== About this exercise ==
Please reproduce all entries word for word, leaving every image behind.

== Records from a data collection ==
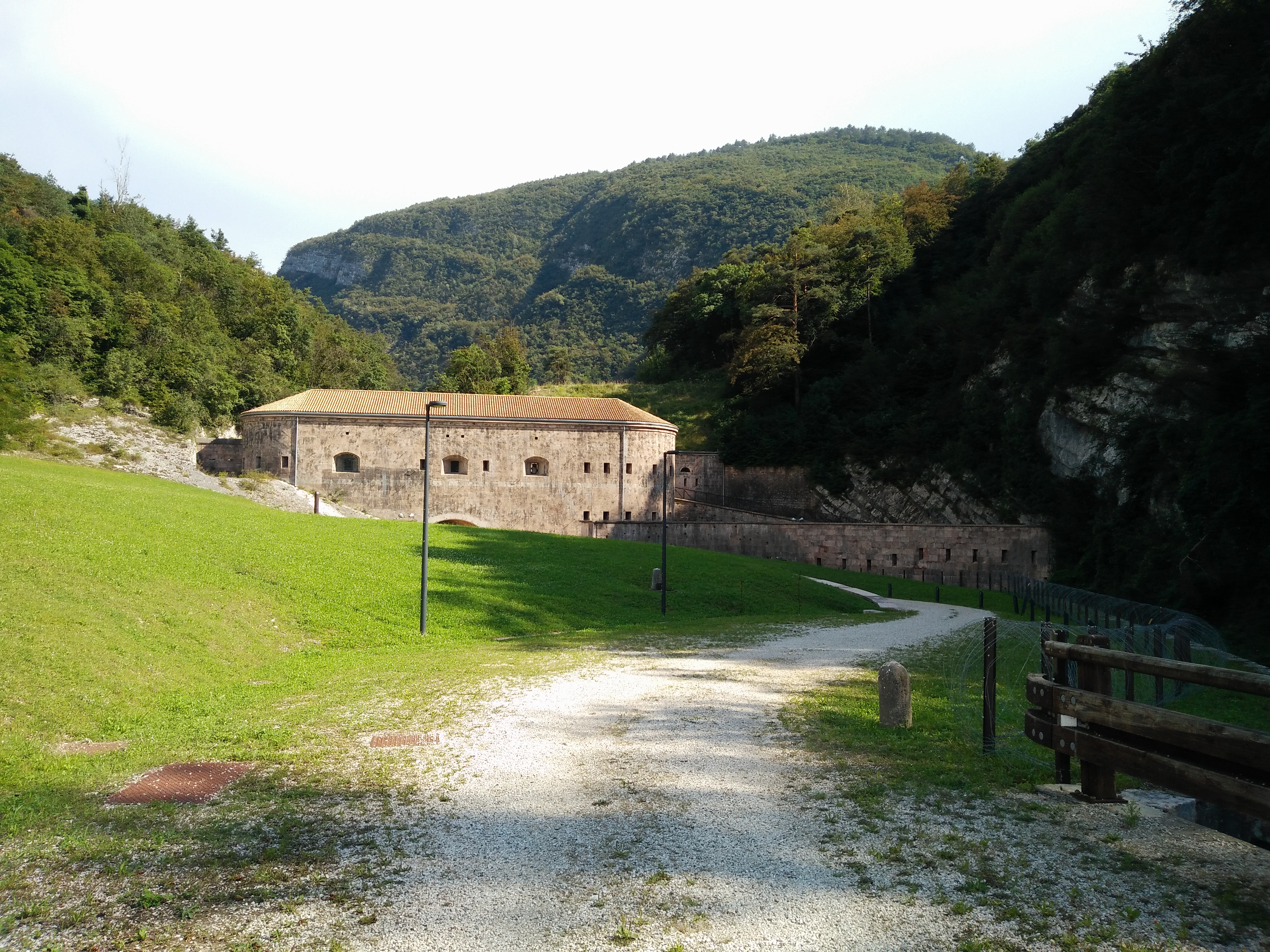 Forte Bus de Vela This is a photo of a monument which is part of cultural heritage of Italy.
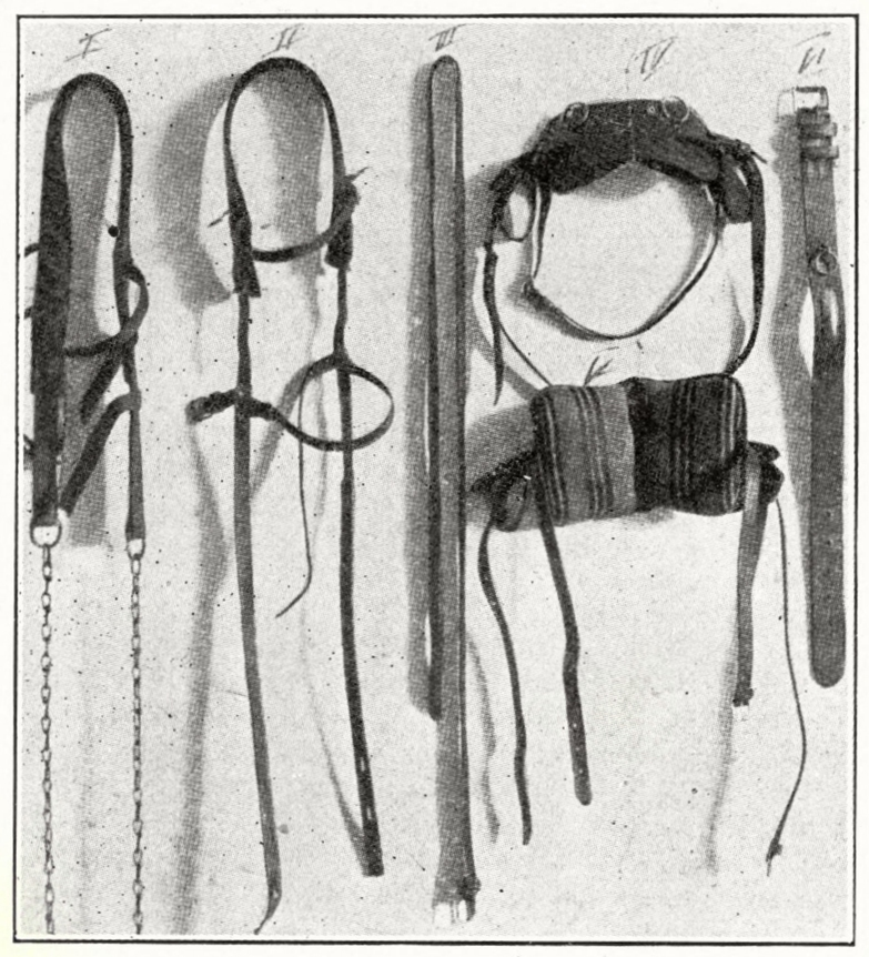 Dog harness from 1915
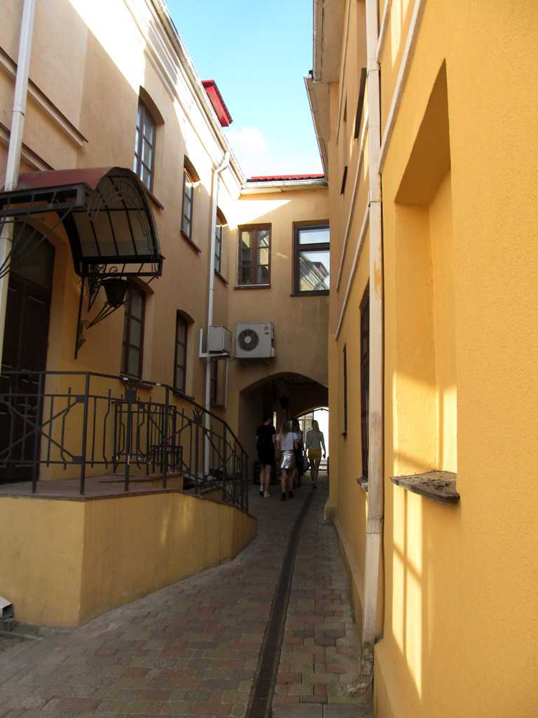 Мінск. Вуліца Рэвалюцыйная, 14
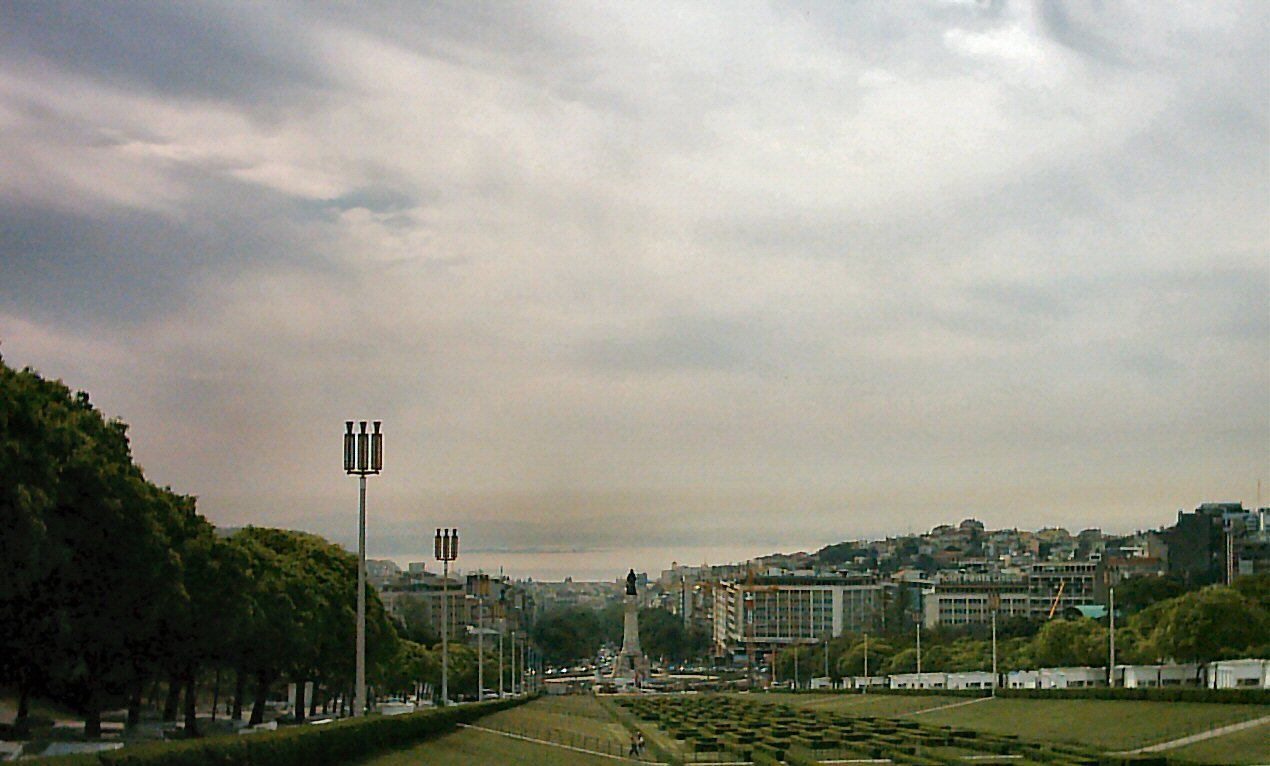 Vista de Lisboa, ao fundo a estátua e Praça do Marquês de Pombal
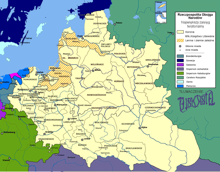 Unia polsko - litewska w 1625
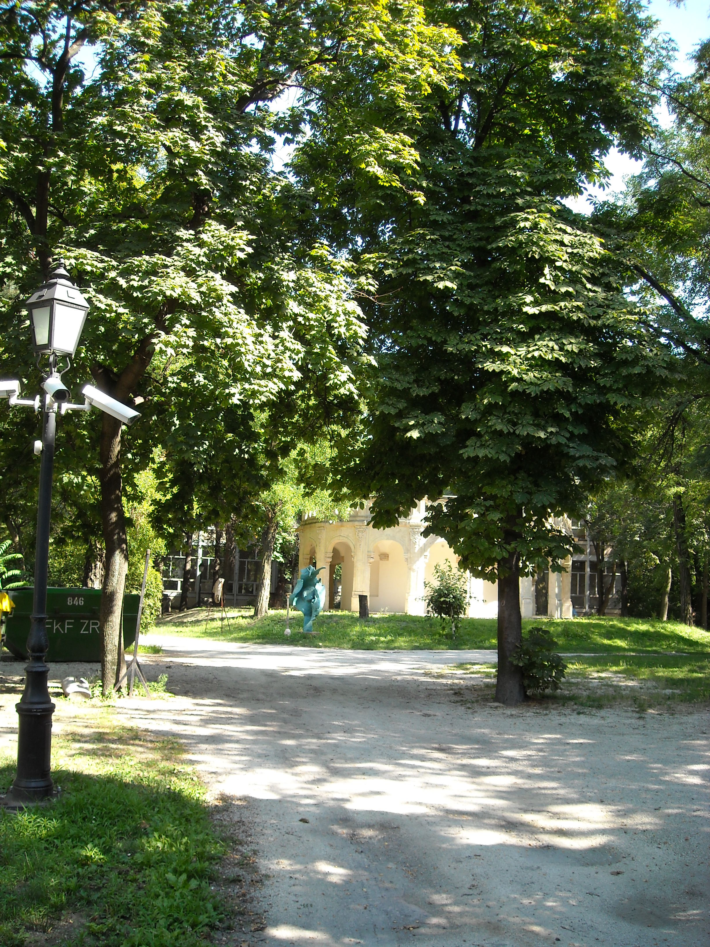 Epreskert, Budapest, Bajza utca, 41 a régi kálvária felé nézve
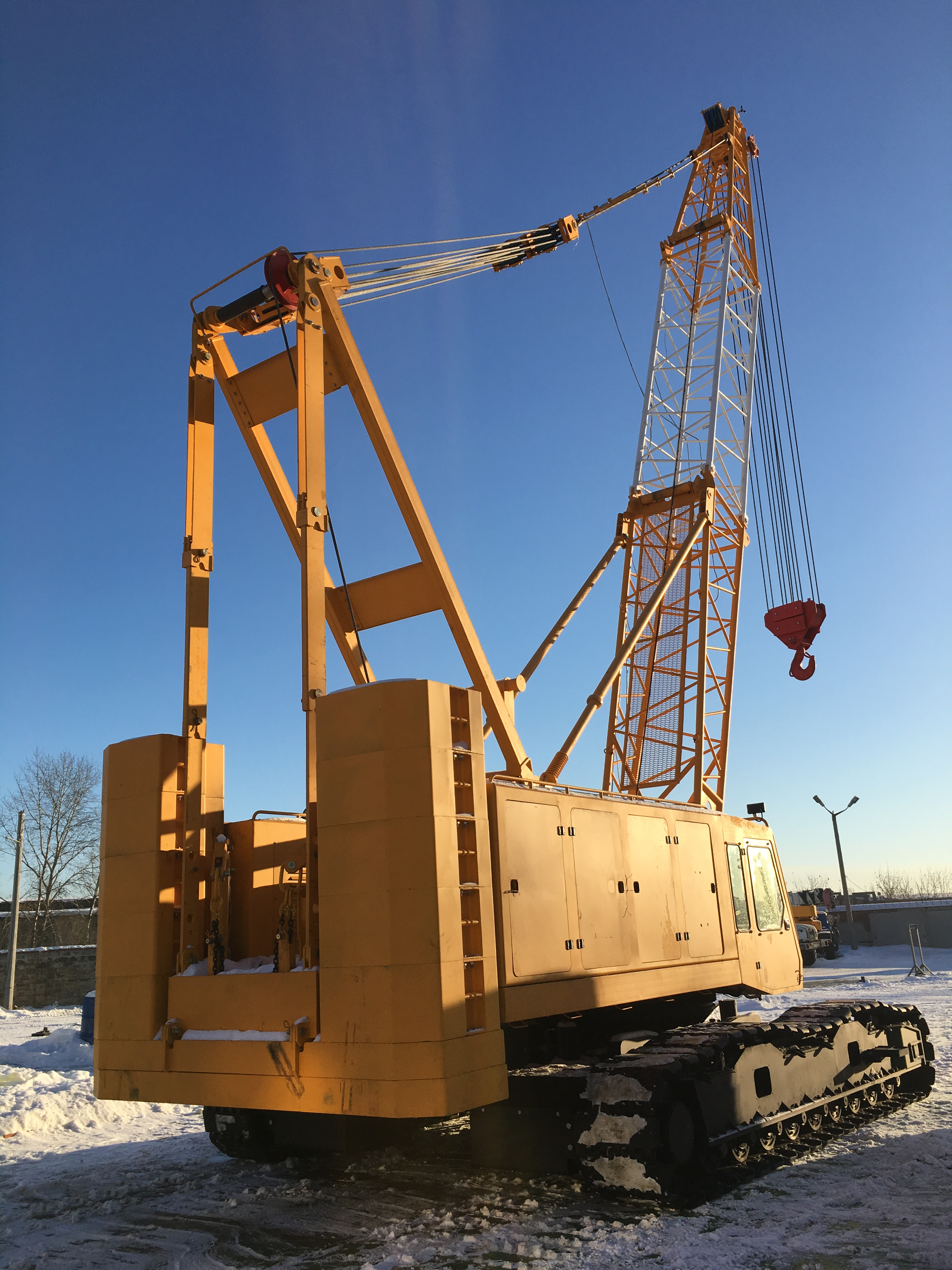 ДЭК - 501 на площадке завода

== Your solution ==
 Forte Bus de Vela This is a photo of a monument which is part of cultural heritage of Italy.
 Dog harness from 1915
 Мінск. Вуліца Рэвалюцыйная, 14
 Vista de Lisboa, ao fundo a estátua e Praça do Marquês de Pombal
 Unia polsko - litewska w 1625
 Epreskert, Budapest, Bajza utca, 41 a régi kálvária felé nézve
 ДЭК - 501 на площадке завода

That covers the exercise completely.